§ Collected data:
%%

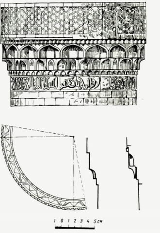 Sınıqqala məscidinin minarəsi
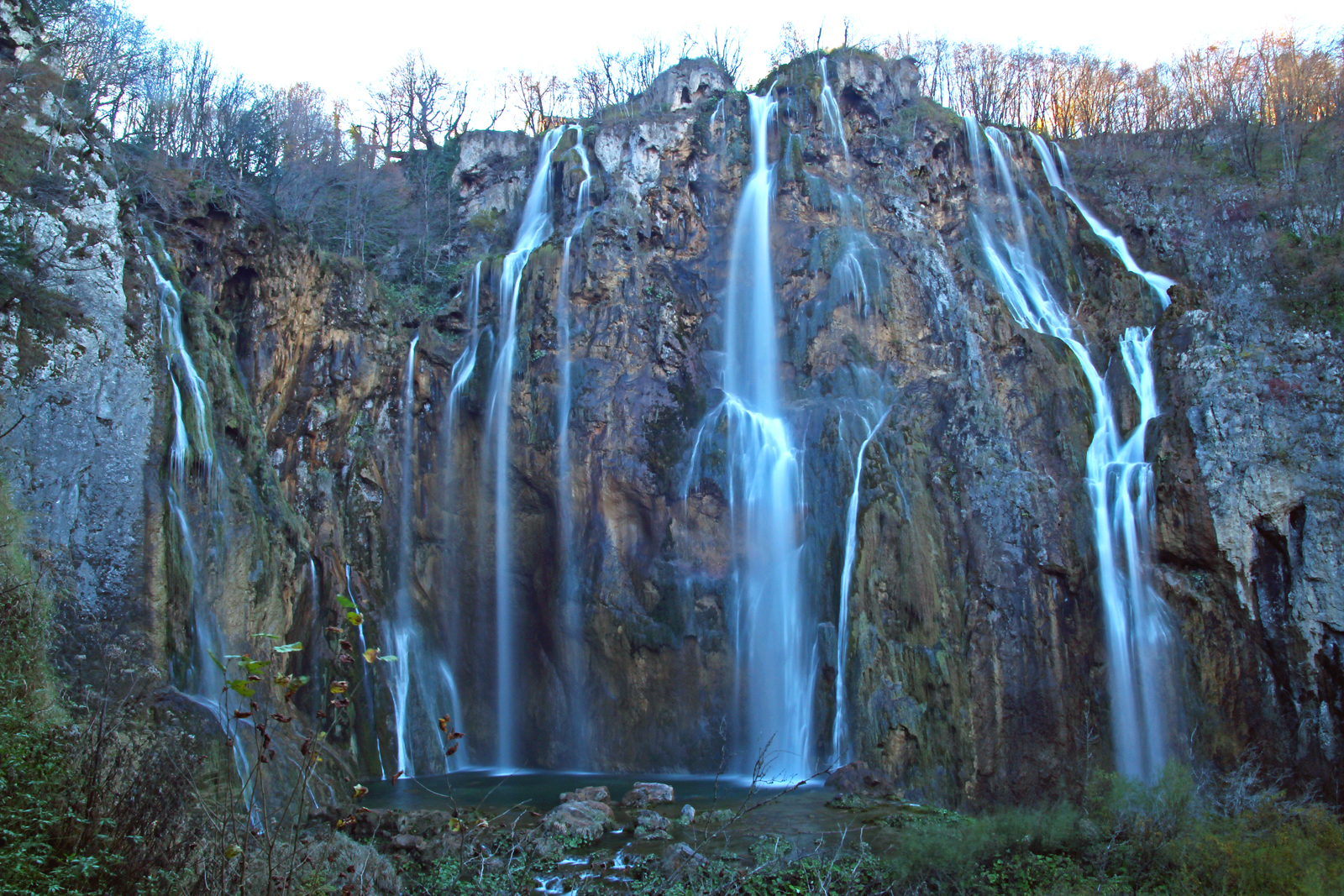 Plitvička jezera, veliki slap u jesen
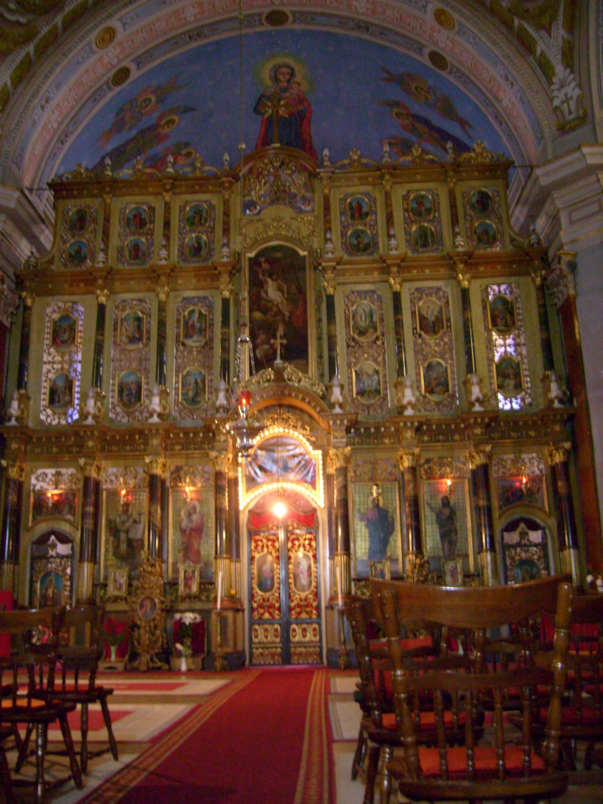 Iconostasul Catedralei Sf. Nicolae din Oradea.

%%

§ Aim of the task: Would you return all of the data above word for word, omitting every picture?

§ Expected answer:
 Sınıqqala məscidinin minarəsi
 Plitvička jezera, veliki slap u jesen
 Iconostasul Catedralei Sf. Nicolae din Oradea.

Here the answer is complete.